Neue Impulse in schwierigen Zeiten
Ende der 1960er-Jahre: Rock, Pop und Soul dominieren die Musiklandschaft. Es ist keine gute Zeit für Big Band Jazz. Und doch setzen zwei Ensembles neue Impulse: 1965 entsteht in New York das Mel Lewis/Thad Jones Orchestra, und 1972 gründen Toshiko Akiyoshi und der Saxofonist Lew Tabackin in Los Angeles eine ebenfalls visionäre Big Band.
Die 1929 geborene japanische Pianistin nutzt Mehrfach-Instrumentalisten, einen vertikalen Stimmenaufbau und extreme Register für feingesponnene Klang-Gedichte: "Wenn sich eine Note ändert, verändert sich das ganze Stück. Ich brauche manchmal eine halbe Stunde, um mich für eine Note zu entscheiden. Und der Band sage ich dann: ‘Bitte haltet diese Note in Ehren.‘"

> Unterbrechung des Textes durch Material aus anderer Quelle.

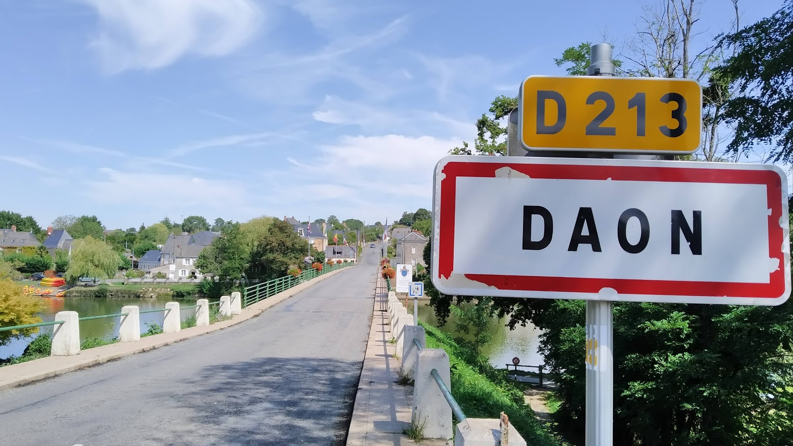 L'entrée et le pont de Daon (Mayenne, France).
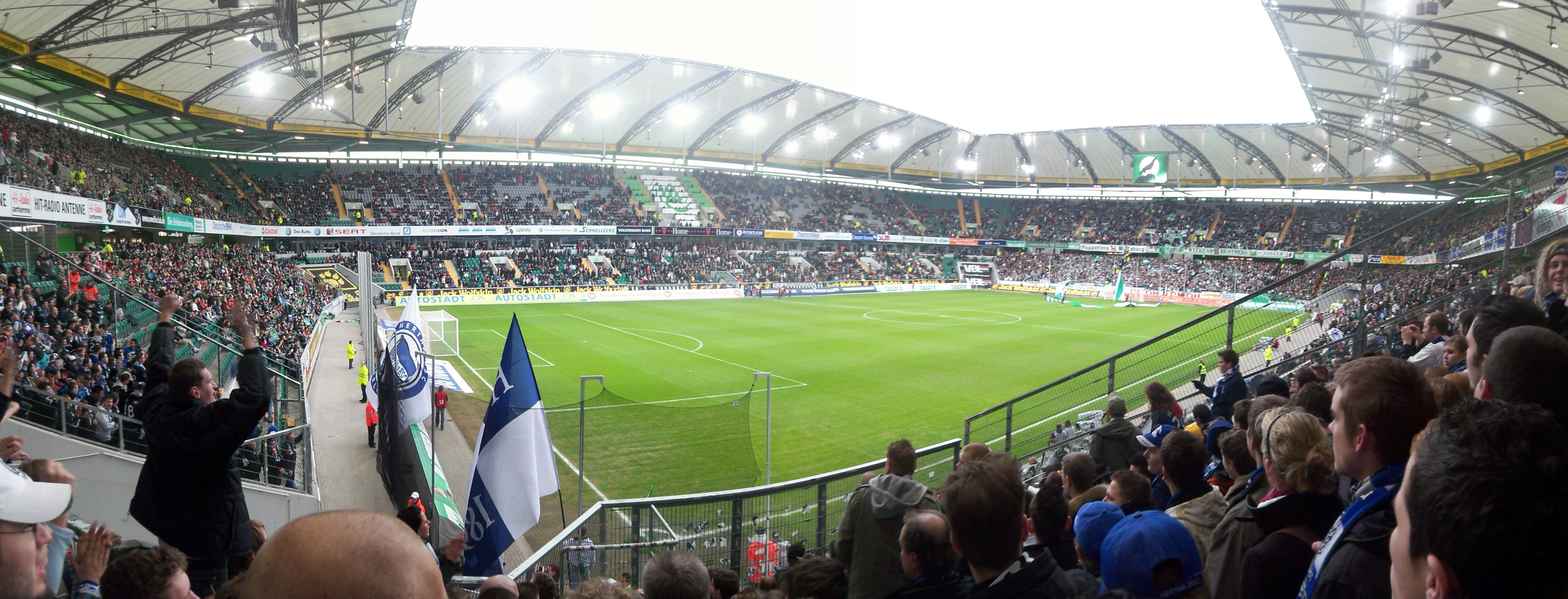 Spiel VfL Wolfsburg - Hertha BSC am 23.02.2008

Akiyoshis Klangsprache und kulturelle Vision
Als erste implementiert Akiyoshi Einflüsse aus dem asiatischen Kulturraum. "Duke Ellingtons Musik spiegelt seine Wurzeln als schwarzer Mensch. Und so wollte ich einen Jazz machen, in den ich die japanische Kultur sublimiere. Gleichzeitig interessiere ich mich für das, was in der Welt passiert. Wie Journalisten über Ereignisse durch Texte berichten, will ich diese durch Musik ausdrücken. Das sind die Säulen meiner Musikproduktion."
Das Debütalbum "Kogun" erregt 1974 Aufsehen, der Nachfolger "Insights" führt dazu, dass 1978 zum ersten Mal in der Geschichte des Jazz eine Frau den Critics Poll des Down Beat Magazin sowohl in den Kategorien "Komposition/Arrangement" als auch "Big Band" gewinnt. Es folgen weitere Poll-Gewinne, insgesamt 14 Grammy-Nominierungen und 2007 schließlich die höchste US-Jazzauszeichnung: der NEA Jazz Master.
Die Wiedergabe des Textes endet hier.